High Wind Speed Inversion Model of CYGNSS Sea Surface Data Based on Machine Learning

Abstract

In response to the deficiency of the detection capability of traditional remote sensing means (scatterometer, microwave radiometer, etc.) for high wind speed above 25 m/s, this paper proposes a GNSS-R technique combined with a machine learning method to invert high wind speed at sea surface.
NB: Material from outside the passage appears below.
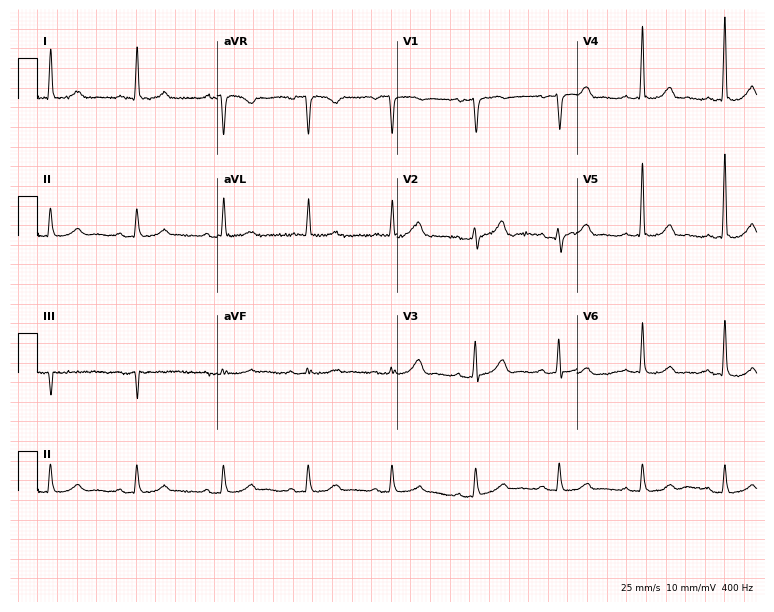
12-lead ECG from a 67-year-old woman. Recorded interpretation: within normal limits.

The L1-level satellite-based data from the Cyclone Global Navigation Satellite System (CYGNSS), together with the European Centre for Medium-Range Weather Forecasts (ECMWF) and the National Centers for Environmental Prediction (NCEP) data, constitute the original sample set, which is processed and trained with Support Vector Regression (SVR), the combination of Principal Component Analysis (PCA) and SVR (PCA-SVR), and Convolutional Neural Network (CNN) methods, respectively, to finally construct a sea surface high wind speed inversion model. The three models for high wind speed inversion are certified by the test data collected during Typhoon Bavi in 2020. The results show that all three machine learning models can be used for high wind speed inversion on sea surface, among which the CNN method has the highest inversion accuracy with a mean absolute error of 2.71 m/s and a root mean square error of 3.80 m/s. The experimental results largely meet the operational requirements for high wind speed inversion accuracy.